At this chunk stored basic information about geom usage stats.

It could be represented via this structure:

struct GeomStatsByType {
    u32 typeId;
    u32 entitiesCount;
    u32 unk8;
};

struct GeomStats {
    u32 statsCount;
    GeomStatsByType statsByType[statsCount];
};

In most cases, GeomStatsByType::unk8 is zeroed but sometimes it contains some positive value. Game code sub this value from total allocation size, so I guess that value doesn't matter for us. Also, the game will add 0x112 at the end of ZEngineDataBase::CountNrGeoms. It looks like a hack (as always).

See ZEngineDataBase::CountNrGeoms (0x0045F2D0) for details.

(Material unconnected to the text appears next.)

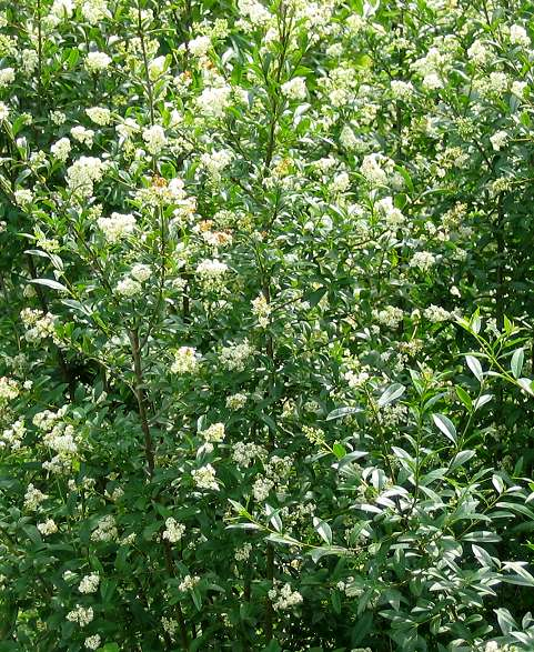 Ligusterstrauch

Groups & clusters info (+0x14):

IN PROGRESS: This part contains information about groups & thier members.

struct GroupClusterInfo
{
    u32 groupsCount;
    u32 clusterInfos[24][groupsCount];
};

Events data (+0x1C):

Here stored a count of ZEventBuffer instances per level.

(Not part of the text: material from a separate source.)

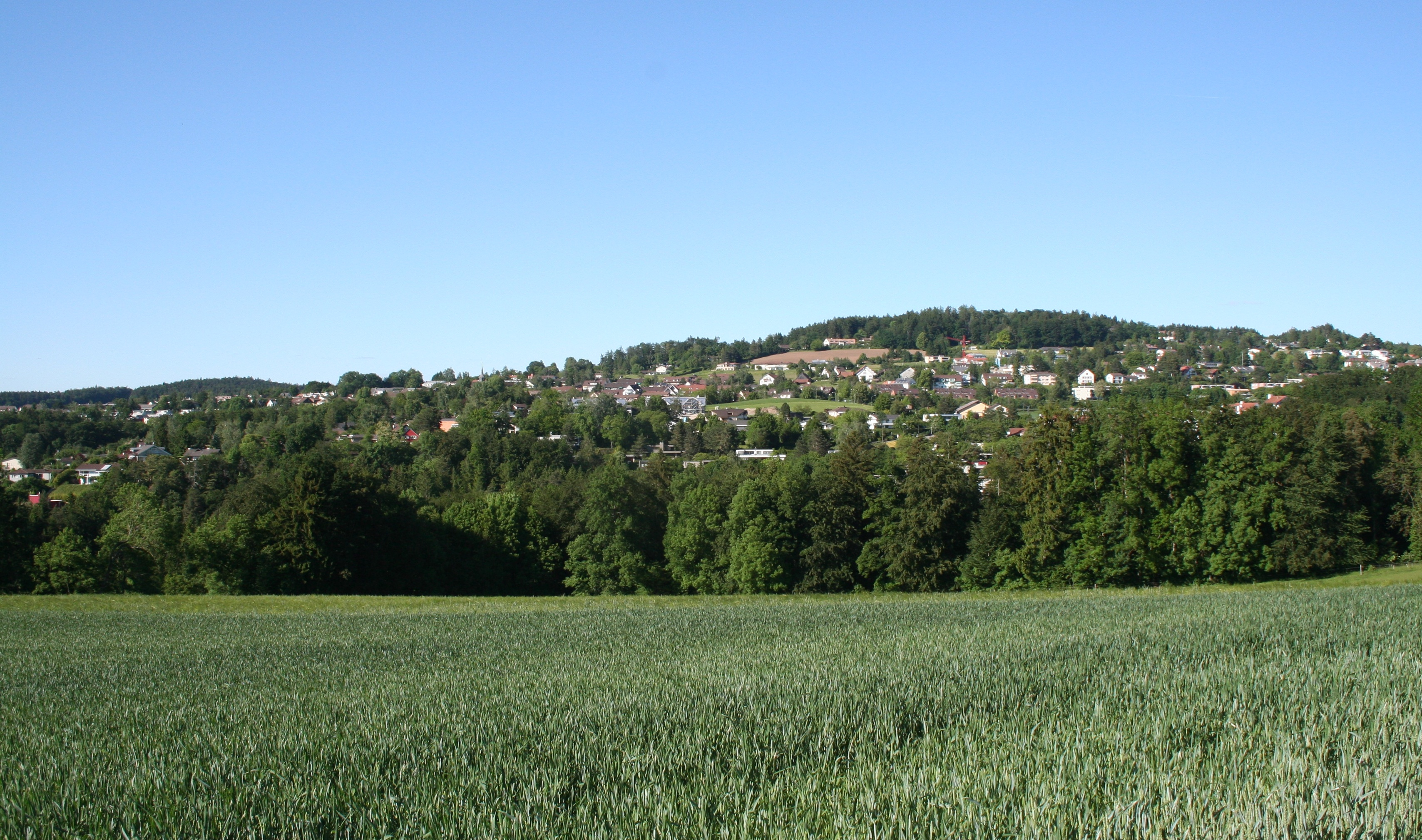 de:Zumikon , Blick nach Nordosten

If events count < 0x40000 game will allocate 0x40000 events.

For some "special" levels game will allocate extra event buffers:

Any level M09 M10
0x57800 +0x53000 +0x70800

Chunk 20 (+0x20):

Some weird block, contains data almost looks like list of pairs: some type and 2 values. For M13: +0x00: 02 00 00 00 - length +0x04: 42 4F 43 5A - name of block "BOCZ" +0x08: 00 00 00 00 01 00 00 00 - two 4 byte values +0x10: 4D 45 54 49 - name of block "METI" +0x14: 01 00 00 00 12 00 00 00 - two 4 byte values

Also, this data block aligned by 0x10, last 00 00 00 00 sequence is just alignment.

Chunk 24 (+0x24):

Dynamic size array.

Each block has size 0x8 bytes:

struct SChunk24
{
    uint32_t unk0;
    uint32_t unk4;
};

Aligned by 0x10

Materials (+0x30):

Offset Type Description
0x0 Pointer ?
0x4 Pointer ?
0x8 Pointer Pointer to properties string table
0xC Int32 ?
0x10 Pointer ?
0x14 Pointer ?

TODO: Complete reverse

Weapon handles (+0x40):

On +0x40 placed offset of U32 with an address of weapon handles list.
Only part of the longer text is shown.